Psychostimulants including Adderall, Dexedrine, and Ritalin have all been prescribed as adjuncts to antidepressant therapy (Marano, 2003).  These medications are generally used to treat attention deficit disorder or narcolepsy.  Their value to depressed patients appears to be one of boosting the efficacy of the antidepressant or in reducing drowsiness and improving executive functioning.

Summary

 If depression is the result of a combination of factors, then the best chance for a cure is to investigate and explore every recognized health promoting tool in order to correct the underlying emotional cause, right the brain chemistry, and enhance functioning.
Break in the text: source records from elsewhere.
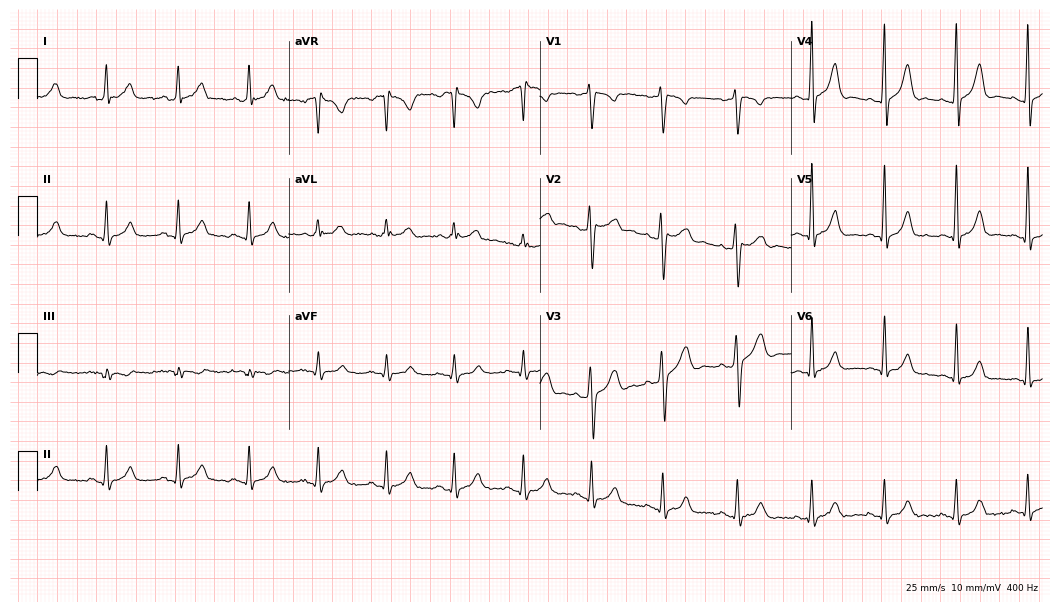
12-lead ECG (10.2-second recording at 400 Hz) from a man, 25 years old. Labelled as a normal ECG.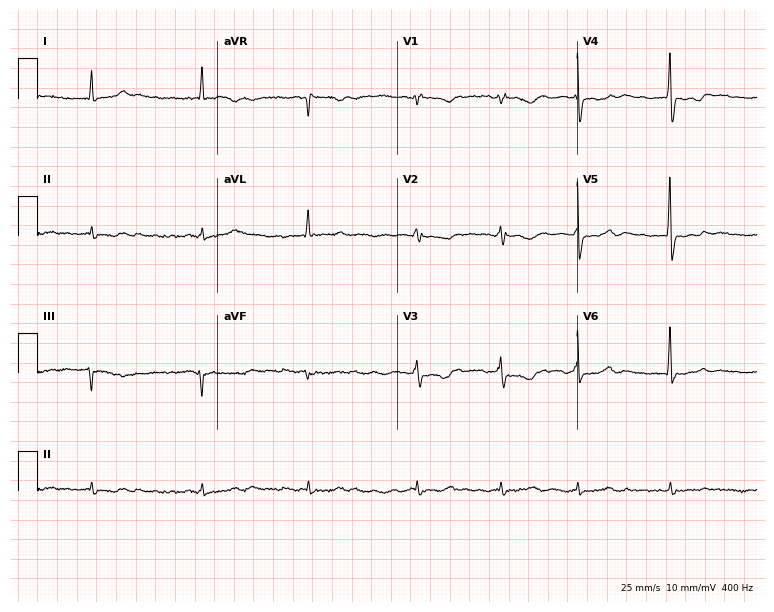
12-lead ECG (7.3-second recording at 400 Hz) from a 73-year-old woman. Findings include atrial fibrillation.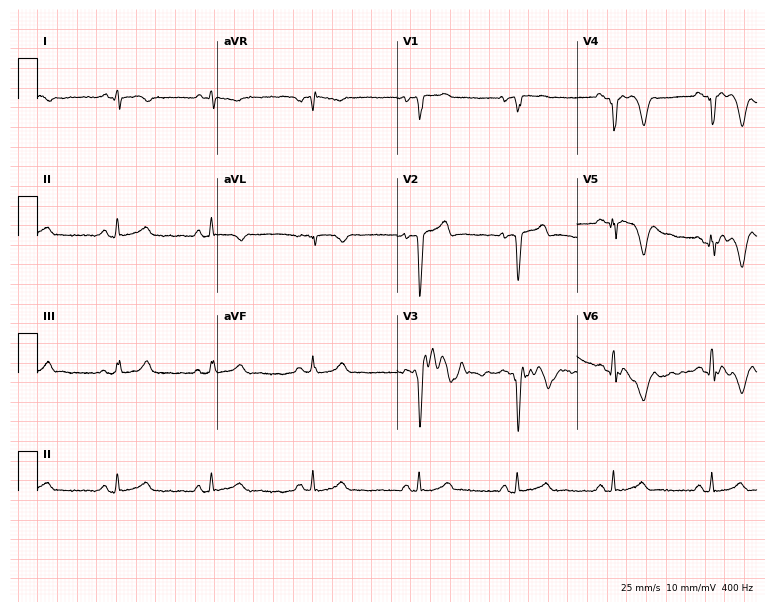
ECG — a man, 34 years old. Screened for six findings — first-degree AV block, right bundle branch block, left bundle branch block, sinus bradycardia, atrial fibrillation, sinus tachycardia — none is recorded. Other findings, if any, are not listed.

These tools may include drug therapy, psychotherapy, nutrition, exercise, meditation, acupuncture, and social engagement. (Carlin, 1997).

Nesse states it best when he says, “Patients who believe that depression is normal may refuse drug treatment for fear of covering up the real problem, while those who believe depression is purely a product of brain pathology may be reluctant to examine how their relationships may contribute to their symptoms” (Bailey, 2002). Bailey (2002) concludes, “Like every discovery since fire, medication can be helpful or hurtful. It’s all in how you use it”.

As clinicians, we must be aware of the changing face of depression and prepare ourselves to accurately diagnose and effectively treat this disorder with an individualized plan of care which may or may not include medication. Ideally, we must also work to reduce social stigma and facilitate insurance reimbursement.  Depression needs to be recognized as a disorder affecting mind and body requiring treatment much as insulin is required by diabetics.